The most infamous version of this phenomenon, named by comics-writer Gail Simone in reaction to a particularly grim plot twist in an issue of Green Lantern, is the trope of “women in refrigerators,” a trope whose naming serves to identify and condemn the tendency to use female characters for the job of being gratuitously killed in order to anger and motivate male characters. And the killing of Vera Juaraez, the series’ most promising new character, in order to give Rex some more man pain, fits squarely and frustratingly into this tradition, so much so that the means of her death - being incinerated in an oven - has to go down as the most bitter joke Jane Espenson has ever written. 

And yet for all of this, “The Categories of Life” bristles with a potential not previously seen within Miracle Day. Part of this is the fact that Miracle Day has been consciously configured to take character death off the table. Shock character death is, it has to be admitted, a materially different trick in a show where nobody can die, and the fact that the previous episodes contained three separate instances of a character who visibly should be dead being shown to be alive, including the gruesome eyeball-in-a-crushed-car scene at the end of “Escape to LA,” further emphasized the illusion that this was a show that wasn’t going to kill characters. And so killing Vera feels wrong and shocking in a way that other television deaths don’t. 

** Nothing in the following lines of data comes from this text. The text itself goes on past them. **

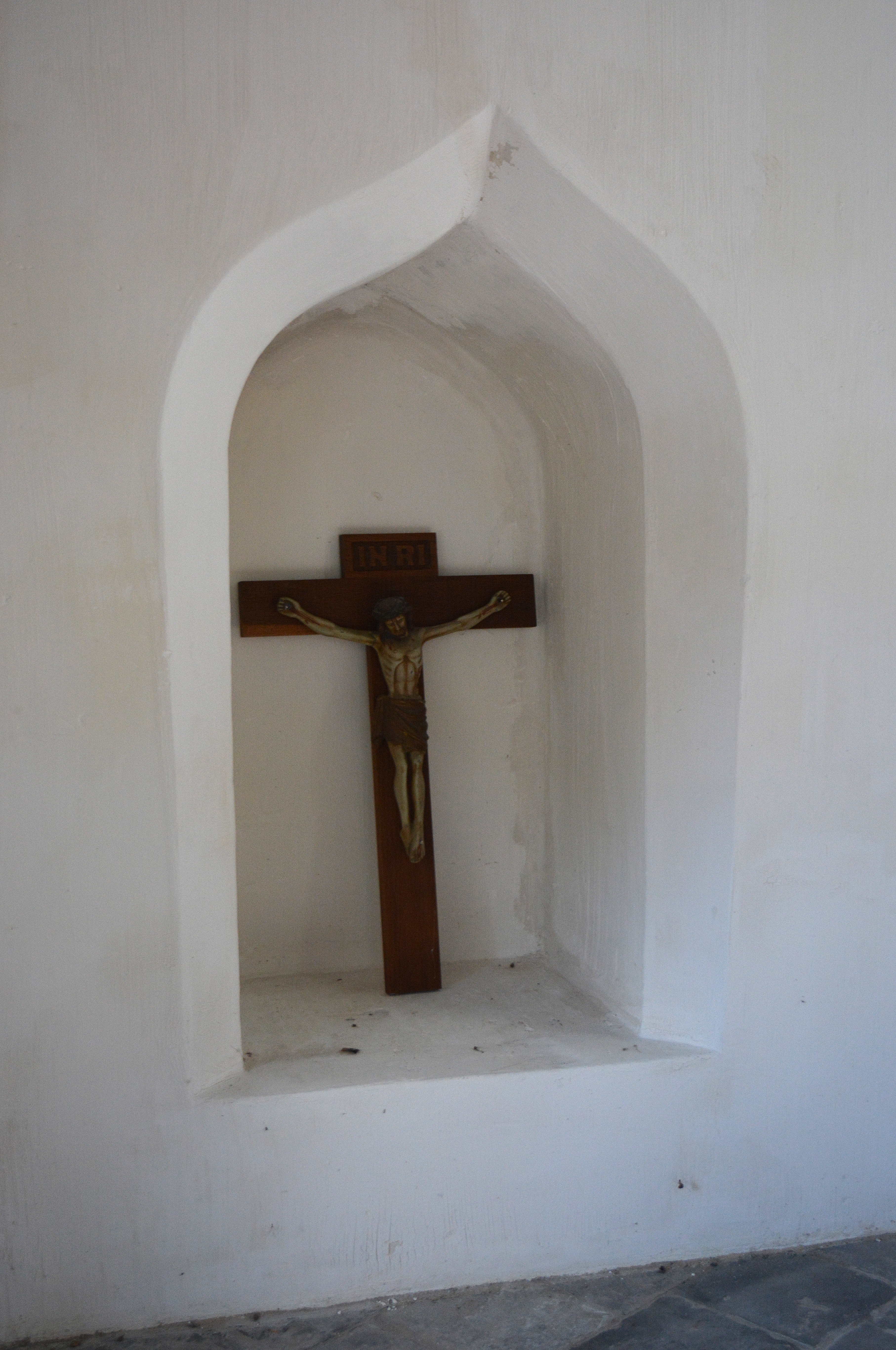 Lichtaard, Petruskerk, piscina
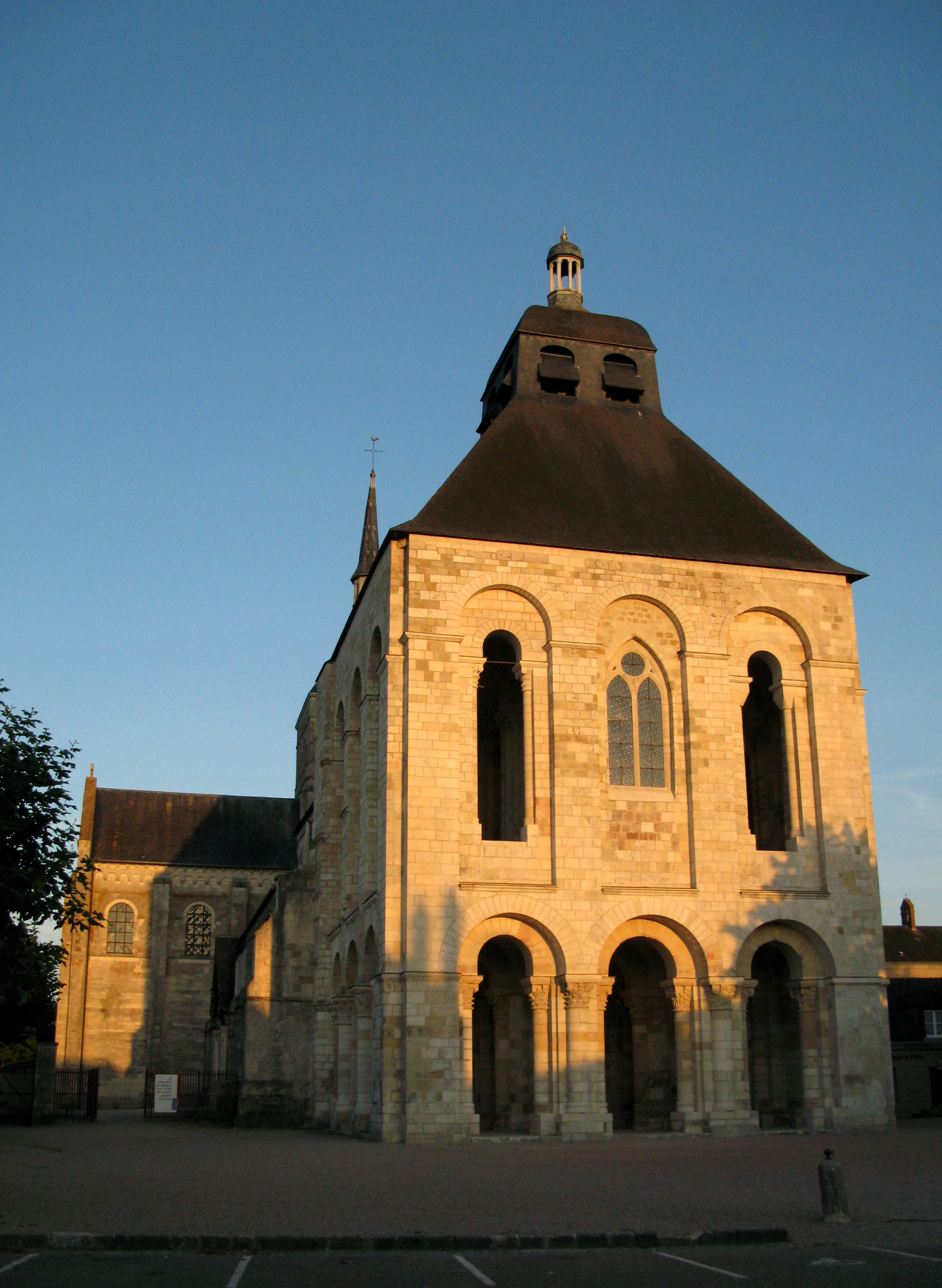 Saint-Benoît-sur-Loire (Loiret, France) - L'église. . .
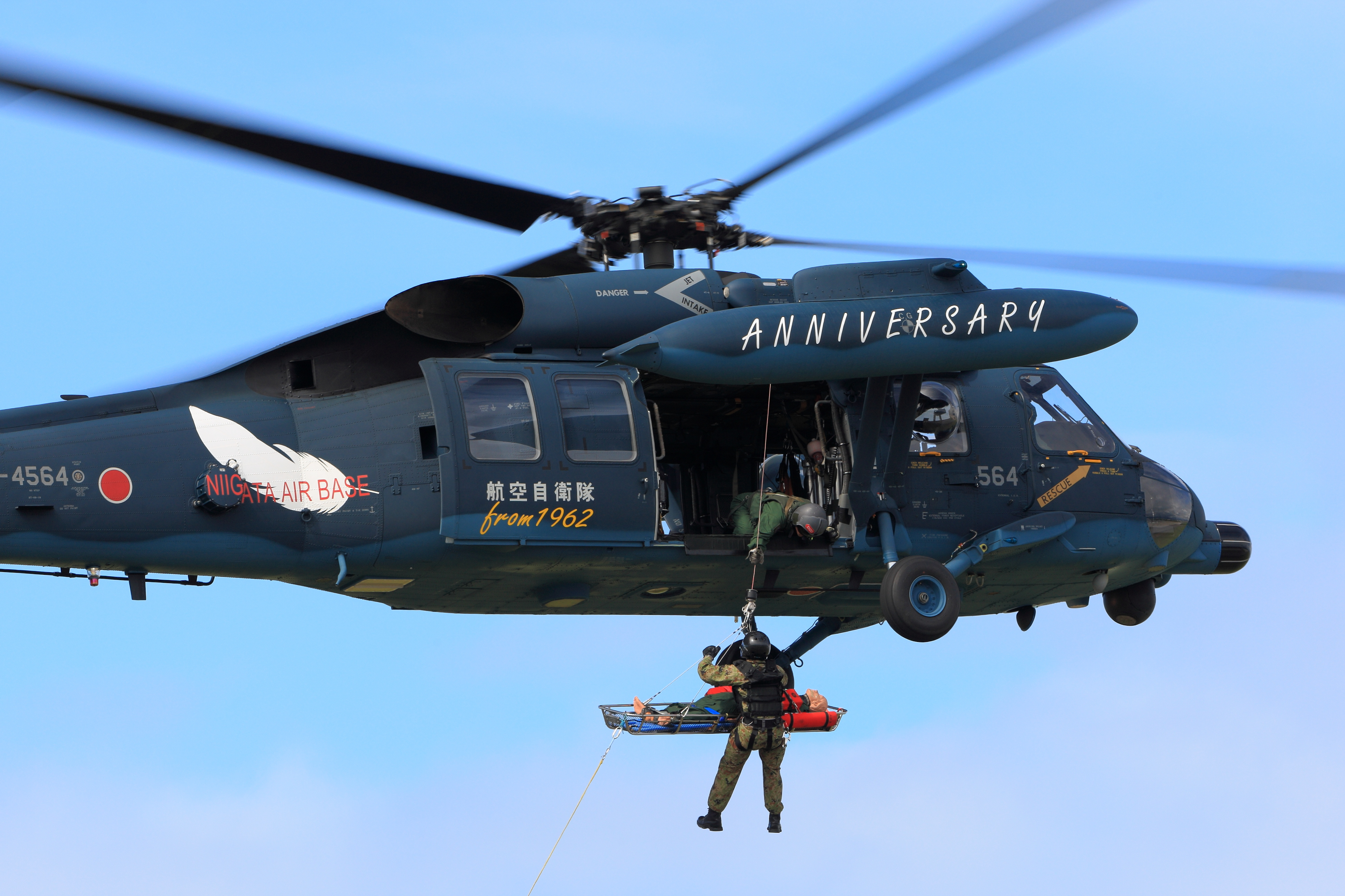 航空自衛隊新潟分屯基地創設50周年記念行事で救難飛行展示を行う､航空自衛隊新潟救難隊のUH-60J 新潟分屯基地創設５０周年記念塗装機
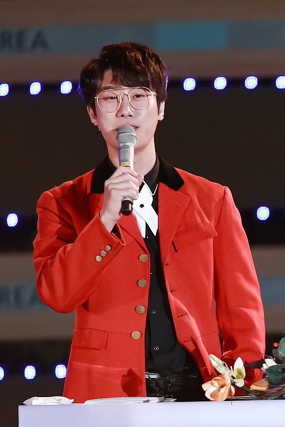 171014 우정슈퍼쇼
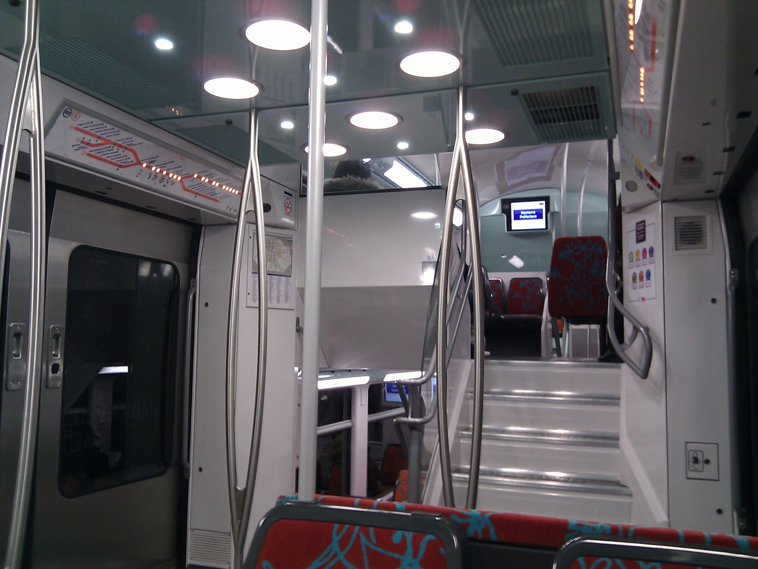 Vue intérieure d'un MI09
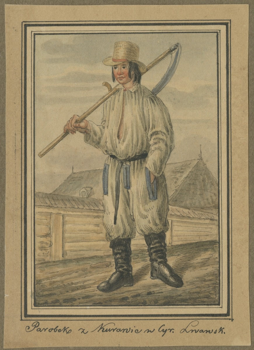 Parobek z Kurowic w Cyr. Lwowsk.; na odwrocie: rys.z nat.1836. Młody żniwiarz z kosą na ramieniu, w słomkowym kapeluszu i białej koszuli, na tle parkanu. Львівський повіт. Куровичі.
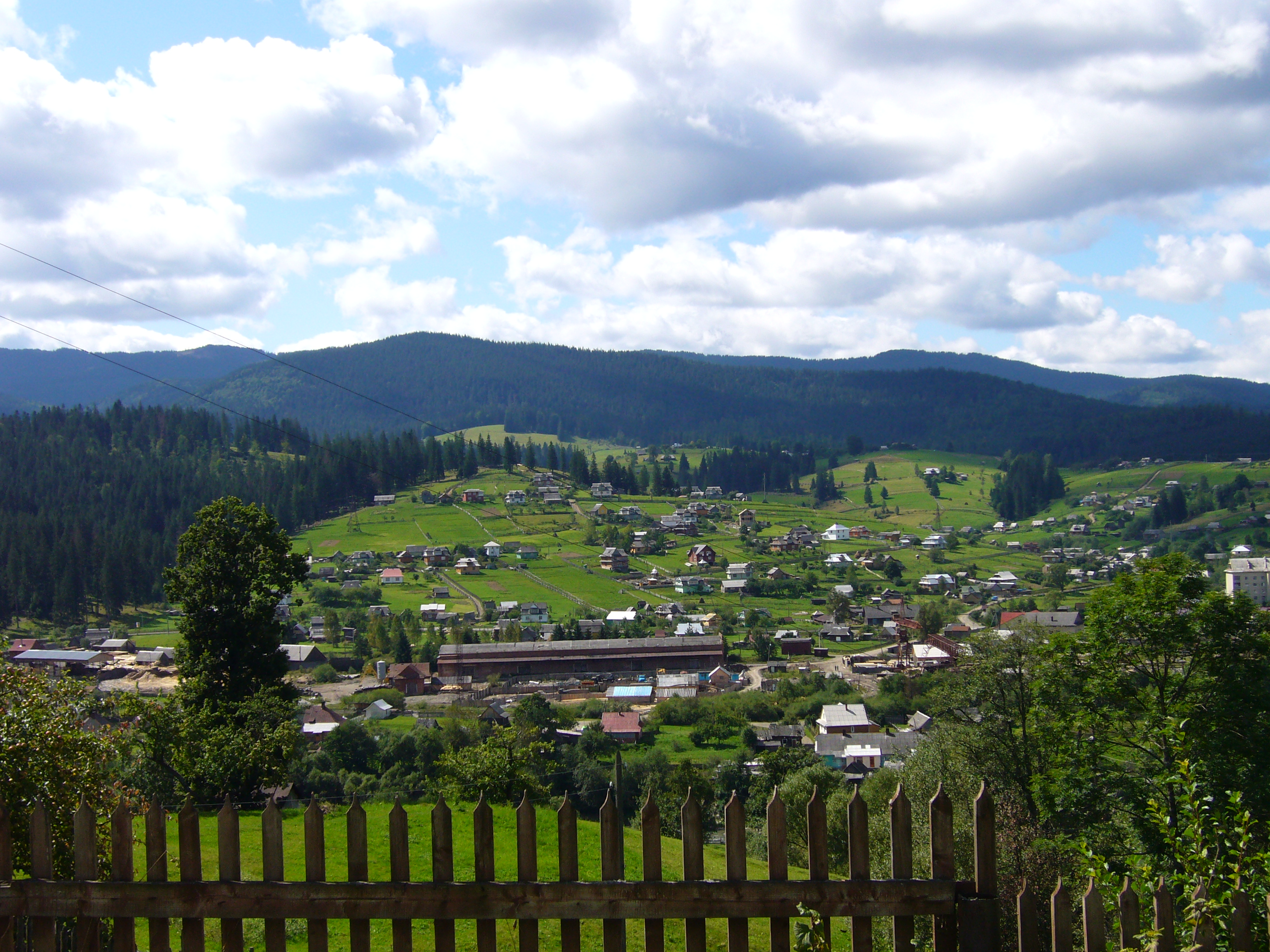 Ворохта-Путильское низкогорье у Ворохты

It’s also notable that Vera’s death is in many ways an exclamation point at the end of an episode that is consciously focused on other things, namely being furious about health care. There’s a conscious decision to split the series up, with Gwen and Rhys getting a Wales-based version of the plot that Rex, Esther, and Vera get in California. Both deal with the overflow camps and the practice of incinerating the category ones, but their take on the horror of it is strangely divergent. Perhaps the most interesting aspect of this is the relatively clear value judgment involved. The American camp is focused not only on the module and what happens there, but on the scandalously bad conditions of the camp. The detail of monitoring patients vitals so they can be reclassified quickly is beautifully horrific, as is the expansion of triage-style emergency care to become the norm. It becomes a story not only about the moral horror of incinerating people who are still alive, but also about the fact that it’s being done badly and in an institutionally corrupt way.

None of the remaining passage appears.